Similarly, applying Ohm's law for resistor R2 and current I2 we get,

$V=I_2\times R_2 ......\left(6\right)$

Equating equations $\left(5\right)$ and $\left(6\right)$ we get,

$I_1=I_2\frac{R_2}{R_1} ......\left(7\right)$

Introducing the value of equation $\left(7\right)$ in equation $\left(1\right)$, we get,

$I_T=I_2\frac{R_2}{R_1}+I_2 ......\left(8\right)$

$\Rightarrow I_T=I_2\left[\frac{R_2}{R_1}+1\right] ......\left(9\right)$

$\Rightarrow I_T=I_2\left[\frac{R_2+R_1}{R_1}\right] ......\left(10\right)$

$\Rightarrow I_2=I_T\left[\frac{R_1}{R_2+R_1}\right] ......\left(11\right)$

Introducing the value of equation $\left(11\right)$ in equation $\left(3\right)$ we get,

$I_1=I_T\left[\frac{R_2}{R_2+R_1}\right]$

Which gives the current divider rule.

Parallel conductance

Apart from the current division method, the method of conductance can also be used to determine the current in the branched circuits. Conductance is the reciprocal of resistance in only DC circuits, and it is measured in Ohms.

Hence, for a circuit with several parallelly connected resistors, the conductance is simply the reciprocal of total resistances. It can be mathematically expressed as,

$\frac{1}{R_T}=\frac{1}{R_1}+\frac{1}{R_2}+\frac{1}{R_3}+....$ where, $R_T$ denotes the total resistance and $R_1, R_2,$ and $R_3$ represent the individual resistance values.

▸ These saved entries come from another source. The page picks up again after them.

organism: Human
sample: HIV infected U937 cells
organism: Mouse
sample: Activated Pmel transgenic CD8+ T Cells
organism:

If conductance is represented by $C$ then the above equation can be written as,

$C_T=C_1+C_2+C_3+...$

Context and Applications

The topic is taught in many undergraduate and postgraduate degree courses like:

• Bachelors of Technology (Electrical Engineering)
• Bachelors of Technology (Electronics Engineering)
• Bachelors of Technology (Electronics and Electrical Engineering)
• Bachelors of Technology (Mechanical Engineering)
• Masters of Technology (Electrical Engineering)

Practice Problems

Q1. Which of the following rule is used to determine the individual branched currents in a circuit?

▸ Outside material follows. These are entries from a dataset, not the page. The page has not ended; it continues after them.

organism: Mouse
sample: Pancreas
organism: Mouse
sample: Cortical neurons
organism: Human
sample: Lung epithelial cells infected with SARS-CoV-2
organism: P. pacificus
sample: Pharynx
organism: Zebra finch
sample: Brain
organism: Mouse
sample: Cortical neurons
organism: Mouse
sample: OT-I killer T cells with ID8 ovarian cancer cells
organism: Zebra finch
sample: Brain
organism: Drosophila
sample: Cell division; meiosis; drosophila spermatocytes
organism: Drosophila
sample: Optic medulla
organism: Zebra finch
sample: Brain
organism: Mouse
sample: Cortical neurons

a. Kirchhoff's current law

b. Thevenin's theorem

c. Theory of superposition

d. None of these

Answer: Option a

Explanation: Kirchhoff's current law or KCL denotes the total current entering and leaving the node of a circuit is equal to zero. Hence, KCl can be used to determine the individual branched currents in a circuit.

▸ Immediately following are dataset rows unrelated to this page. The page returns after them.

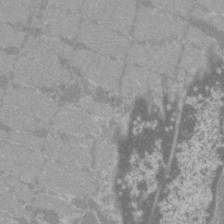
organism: C57BL Mouse
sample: Tibialis anterior muscle cell
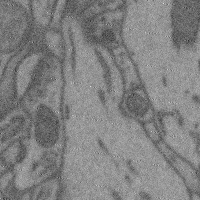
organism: Mouse
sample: Cerebral cortex
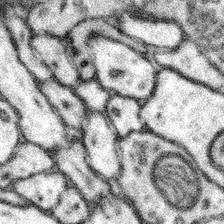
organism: Mouse
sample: Somatosensory cortex neuropil
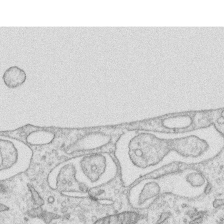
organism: Human
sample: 1205lu cells
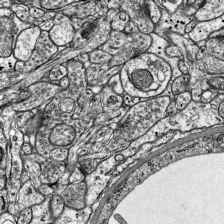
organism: Mouse
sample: Visual Cortex
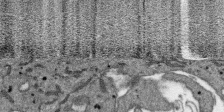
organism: Human
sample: Lung epithelial cells, uninfected (mock) control
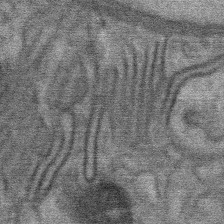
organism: Mouse
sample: Mouse Salivary gland
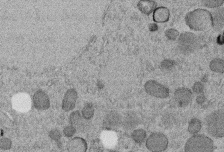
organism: C. elegans
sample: C. elegans embryo early stage
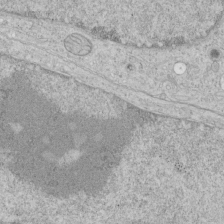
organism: Human
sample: Mitochondria in HCT116 cells
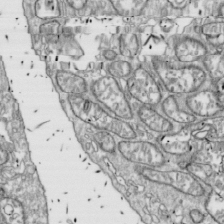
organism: Drosophila
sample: Cell division; meiosis; drosophila spermatocytes
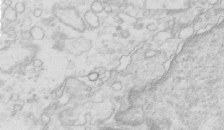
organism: Mouse
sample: Multiciliated cells
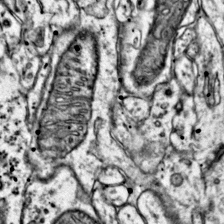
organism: Mouse
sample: Primary visual cortex
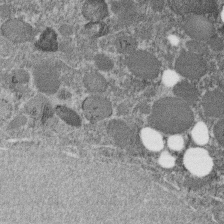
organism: C. elegans
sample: C. elegans embryo early stage
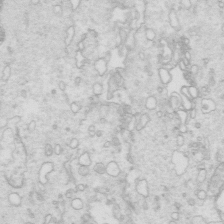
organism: Mouse
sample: Multiciliated cells

Q2. What is the reciprocal of resistance?

a. Impedance

b. Conductance

c. Capacitance

d. None of these

Answer: Option b

Explanation: Conductance is the reciprocal of resistance. Apart from the current division method, the method of conductance can be used to determine the individual currents in branched circuits.

Q3. What is the abbreviation of KVL?

a. Kirchhoff's volts law

b. Kirchhoff's voltage law

c. Klaus Keil voltage law

d. Klaus Keil volt law

Answer: Option b

Explanation: Kirchhoff's voltage law (KVL) is used to determine the individual voltages in a branched circuit. 

Q4. What is the primary work of the current divider rule?

a. To divide the total current into individual branched currents 

b. To divide the total resistance into individual resistances

c. Both a and b

d. None of these

Answer: Option a

Explanation: Current divider rule is used to determine the individual branched currents in a linear circuit. Essentially the components must be connected in parallel to apply the rule.

Q5. Which of the following is true in the current divider rule?

a. The energy is conserved

b. The impedance is conserved

c. The components must be connected in series

d. Total energy expanded should be minimum

Answer: Option d

Explanation: In a liner circuit the current divider rule is so applied that the total energy expanded remains minimum.